I am running a local instance of Galaxy 22.01 on my institution’s slurm cluster via DRMAA. I am configuring it to send jobs to our partition, where each job is given one node and all the cpus on that node (in job_conf.xml:
param id="nativeSpecification">--nodes=1 --ntasks=1 --cpus-per-task=32 --partition=vgl</param>). For more background on this cluster, when I am submitting jobs via sbatch and I need a tool from a conda environment, I need to either a) activate the conda env from the interactive head node, then submit the job, or b) have the job script explicitly
init my conda, then
source ~/.bashrc, then activate the required env, within the job script. Otherwise, the job can fail because it did not find the tool.
Onto the local Galaxy install!
Sometimes when I run a workflow, a tool works once but not another time, like in this screenshot:
Other times, a tool will not work when I try to invoke a workflow using it. These two BWA MEM jobs failed for different reasons in the same workflow. But then I tried invoking the workflow again, and then they both ran fine.

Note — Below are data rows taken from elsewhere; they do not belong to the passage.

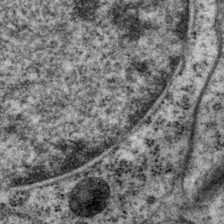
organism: P. pacificus
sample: Pharynx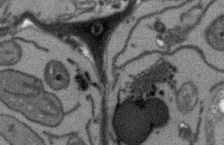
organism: Arabidopsis thaliana
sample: Root tip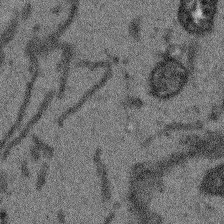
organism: Arabidopsis thaliana
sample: Root tip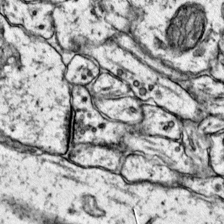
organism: Mouse
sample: Primary visual cortex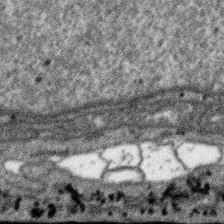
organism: Human
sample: Lung epithelial cells infected with SARS-CoV-2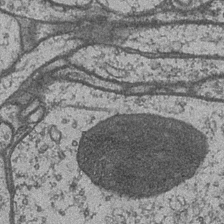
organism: Drosophila
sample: Optic medulla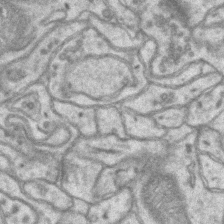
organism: Mouse
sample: CA1 Hippocampus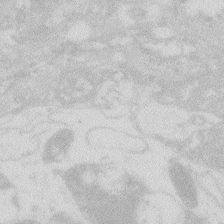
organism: Zebrafish
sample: Macrophage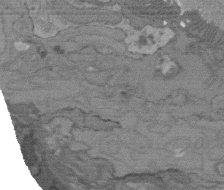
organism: C. elegans
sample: AFD neurons C. elegans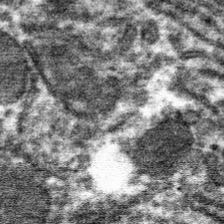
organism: Mouse
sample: Mouse hepatocytes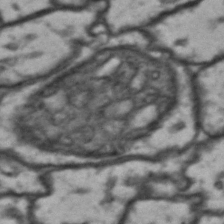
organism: Drosophila
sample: Brain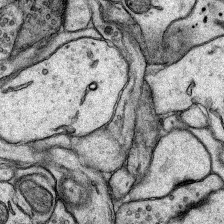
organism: Rat
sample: Hippocampus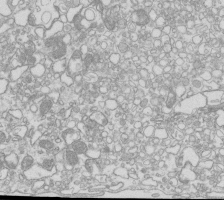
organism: Mouse
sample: Macrophages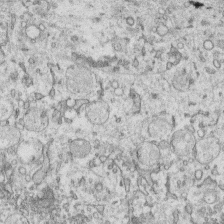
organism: Human
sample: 1205lu cells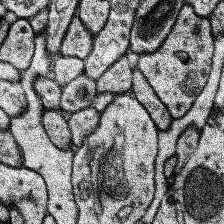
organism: Human
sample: Temporal Lobe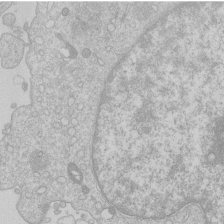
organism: Human
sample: Macrophage cells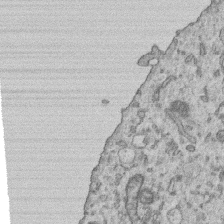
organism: Human
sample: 1205lu cells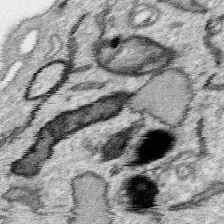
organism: Human
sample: HeLa cells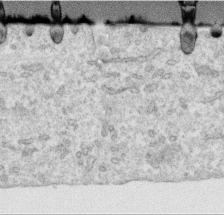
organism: Human
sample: Centriole in RPE cells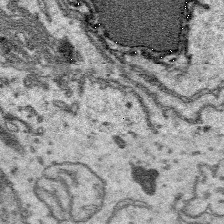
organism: Platynereis dumerilii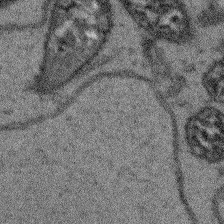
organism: Arabidopsis thaliana
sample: Root tip

Another instance of BWA MEM working once then not again within the same invokation:
I have also been seeing this with BUSCO and QUAST. Here is an example of the workflow-invoked BUSCO failing, but then it ran fine on the same dataset when I clicked “rerun job”:
Sometimes for BWA MEM I get a database locked error (might be unrelated to the previous ones…):
Traceback (most recent call last): File "/lustre/fs5/vgl/scratch/labueg/galaxy_22.01/galaxy/.venv/lib/python3.7/site-packages/sqlalchemy/engine/base.py", line 1803, in _execute_context cursor, statement, parameters, context File "/lustre/fs5/vgl/scratch/labueg/galaxy_22.01/galaxy/.venv/lib/python3.7/site-packages/sqlalchemy/engine/default.py", line 732, in do_execute cursor.execute(statement, parameters) sqlite3.OperationalError: database is locked
For the above database locked error, this was when I was running the bwa-mem workflow a couple times to try to debug it, so maybe it is coming from trying to run the workflow twice at once or something? I have only started seeing this error recently, like last night when trying to run it a couple times.

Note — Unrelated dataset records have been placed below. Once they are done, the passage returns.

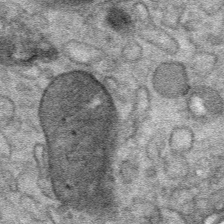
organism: Mouse
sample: Mouse Salivary gland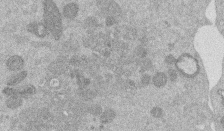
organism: Mouse
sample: Dividing mouse embryo 1 cell stage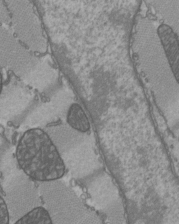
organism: C57BL Mouse
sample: Heart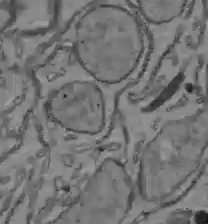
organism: C57BL Mouse
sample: Liver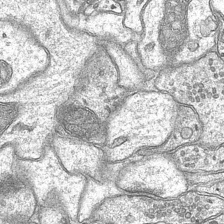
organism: Mouse
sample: CA1 Hippocampus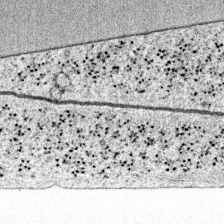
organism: Human
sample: HeLa cells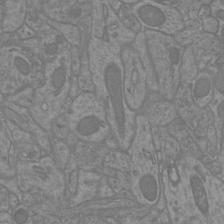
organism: Mouse
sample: Cortical neurons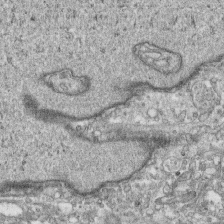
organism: Human
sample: CRL-1474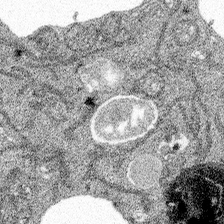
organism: Spongilla lacustris
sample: Multiple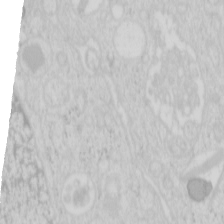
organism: Mouse
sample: Pancreas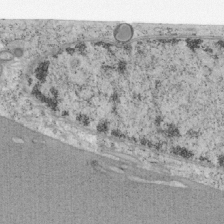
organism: Human
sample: HeLa cells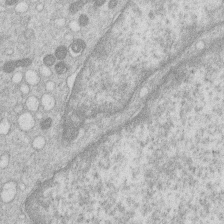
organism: Human
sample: Macrophage cells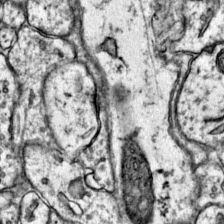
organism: Mouse
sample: Primary visual cortex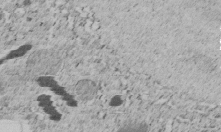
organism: C. elegans
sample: C. elegans embryo early stage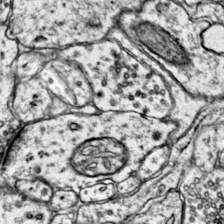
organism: Mouse
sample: Primary visual cortex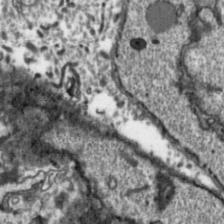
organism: Toxoplasma gondii
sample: Parasites in a vacuole inside a host cell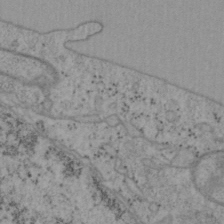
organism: Human
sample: HeLa cells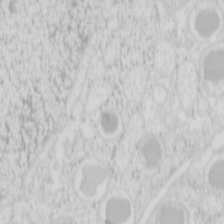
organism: Mouse
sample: Pancreas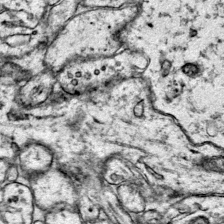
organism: Mouse
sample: Primary visual cortex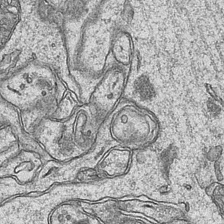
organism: Mouse
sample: CA1 Hippocampus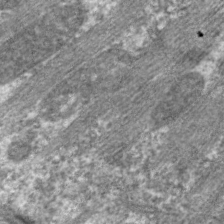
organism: C. elegans
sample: Pharynx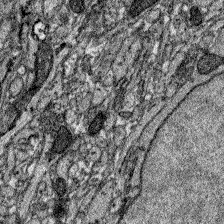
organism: Zebrafish
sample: Larval olfactory bulb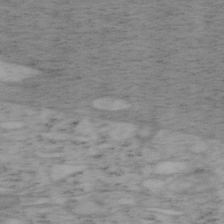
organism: Mouse
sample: OT-I killer T cells with ID8 ovarian cancer cells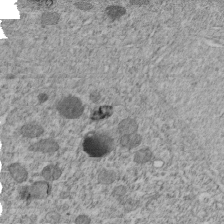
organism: C. elegans
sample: C. elegans embryo early stage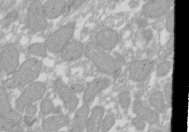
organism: Xenopus
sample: Cilia; centrioles in frog embryo cells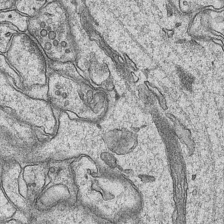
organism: Mouse
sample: CA1 Hippocampus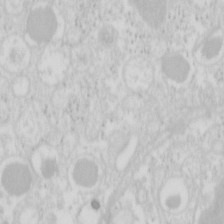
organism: Mouse
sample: Pancreas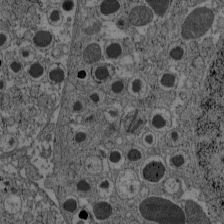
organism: C57BL Mouse
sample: Pancreatic islet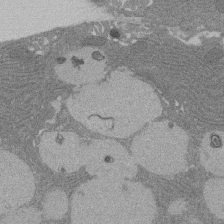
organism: Rat
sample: Salivary granule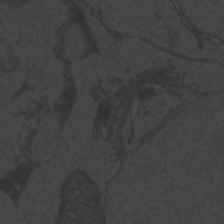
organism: Zebrafish
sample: Macrophage infected with Toxoplasma gondii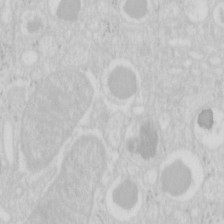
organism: Mouse
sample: Pancreas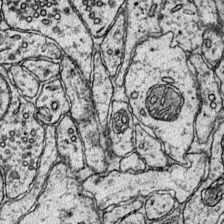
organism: Mouse
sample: Primary visual cortex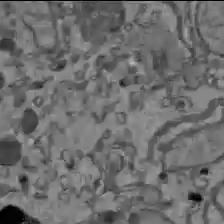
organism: C57BL Mouse
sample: Liver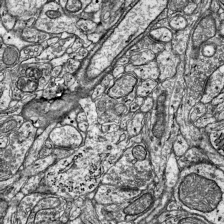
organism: Mouse
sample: Visual Cortex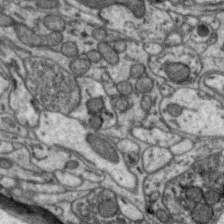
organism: Zebra finch
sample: Brain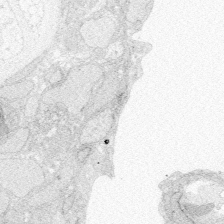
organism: Zebrafish
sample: Whole-Brain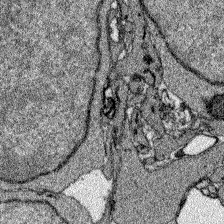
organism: Zebrafish
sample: Larval olfactory bulb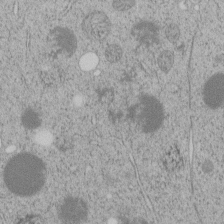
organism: C. elegans
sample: C. elegans embryo early stage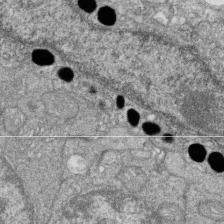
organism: Zebrafish
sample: Cilia; retinal pigment epithelium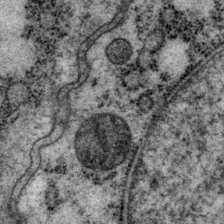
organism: P. pacificus
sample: Pharynx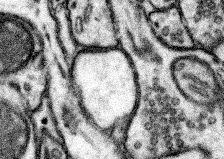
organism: Mouse
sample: Somatosensory cortex neuropil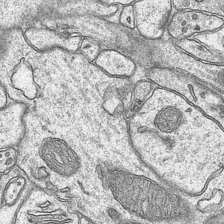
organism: Mouse
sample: CA1 Hippocampus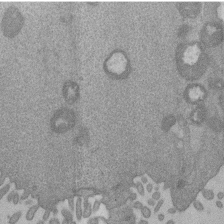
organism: Mouse
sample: Dividing mouse embryo 1 cell stage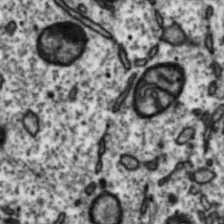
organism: Human
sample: HeLa cells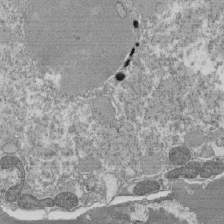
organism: Tetrahymena
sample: Cilia in tetrahymena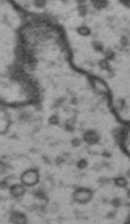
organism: Drosophila
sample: Brain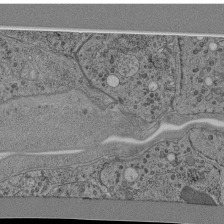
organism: C. elegans
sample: C. elegans pharynx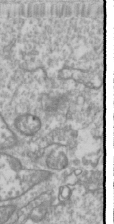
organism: Drosophila
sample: Cell division; meiosis; drosophila spermatocytes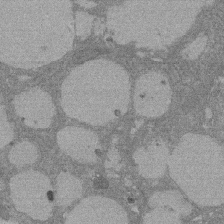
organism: Rat
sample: Salivary granule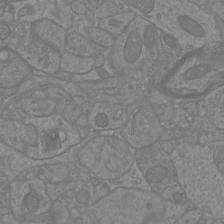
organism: Mouse
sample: Cortical neurons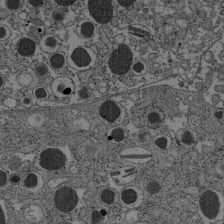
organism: C57BL Mouse
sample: Pancreatic islet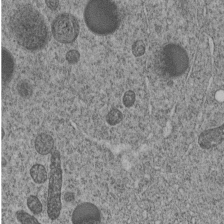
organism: C. elegans
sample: C. elegans embryo early stage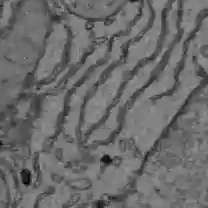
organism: C57BL Mouse
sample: Liver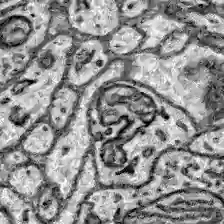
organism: Zebrafish
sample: Brain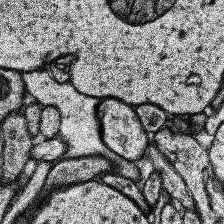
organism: Human
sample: Temporal Lobe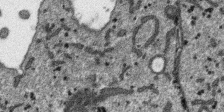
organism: Human
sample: Lung epithelial cells infected with SARS-CoV-2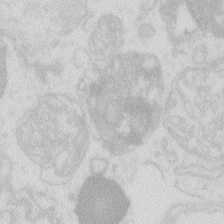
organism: Zebrafish
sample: Macrophage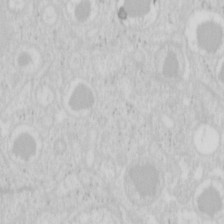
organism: Mouse
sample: Pancreas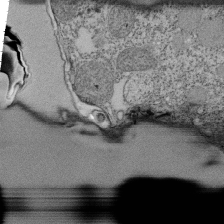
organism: Tetrahymena
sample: Cilia in tetrahymena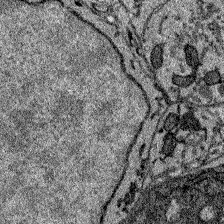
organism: Zebrafish
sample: Larval olfactory bulb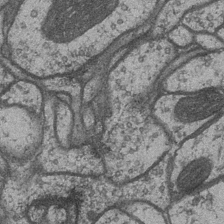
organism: Drosophila
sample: Optic medulla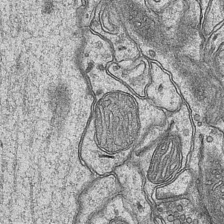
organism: Mouse
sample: CA1 Hippocampus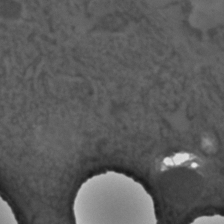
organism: C. elegans
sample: C. elegans embryo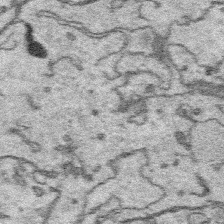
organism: Platynereis dumerilii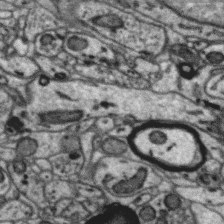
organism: Zebra finch
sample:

For tools that I have not run into this issue with: meryl, merqury, and hifiasm have all been running without a hitch, I have not seen any of the above errors with them.
The workflows I am using are found here: HiC workflow (with BWA MEM) and [iwc/Galaxy-Workflow-Long_read_assembly_with_Hifiasm_and_HiC_data.ga at VGP · Delphine-L/iwc · GitHub](https://Hifiasm-HiC workflow (with BUSCO/QUAST)). Here is the rest of my
job_conf.xml in case it is helpful:
<?xml version="1.0"?> <!-- A sample job config that explicitly configures job running the way it is configured by default (if there is no explicit config). --> <job_conf> <plugins> <plugin id="local" type="runner" load="galaxy.jobs.runners.local:LocalJobRunner" workers="4"/> <plugin id="slurm" type="runner" load="galaxy.jobs.runners.slurm:SlurmJobRunner"> <param id="drmaa_library_path">/vggpfs/fs3/vgl/store/labueg/programs/slurm-drmaa/slurm-drmaa-1.1.3/lib/libdrmaa.so</param> </plugin> </plugins> <destinations default="slurm-vgl"> <destination id="local" runner="local"/> <destination id="slurm-vgl" runner="slurm"> <param id="nativeSpecification">--nodes=1 --ntasks=1 --cpus-per-task=32 --partition=vgl</param> </destination> <destination id="slurm-bigmem" runner="slurm"> <param id="nativeSpecification">--nodes=1 --ntasks=1 --cpus-per-task=64 --partition=vgl_bigmem</param> </destination> </destinations> </job_conf>
Any help is appreciated, and please let me know if any more details would help! Thank you for your time!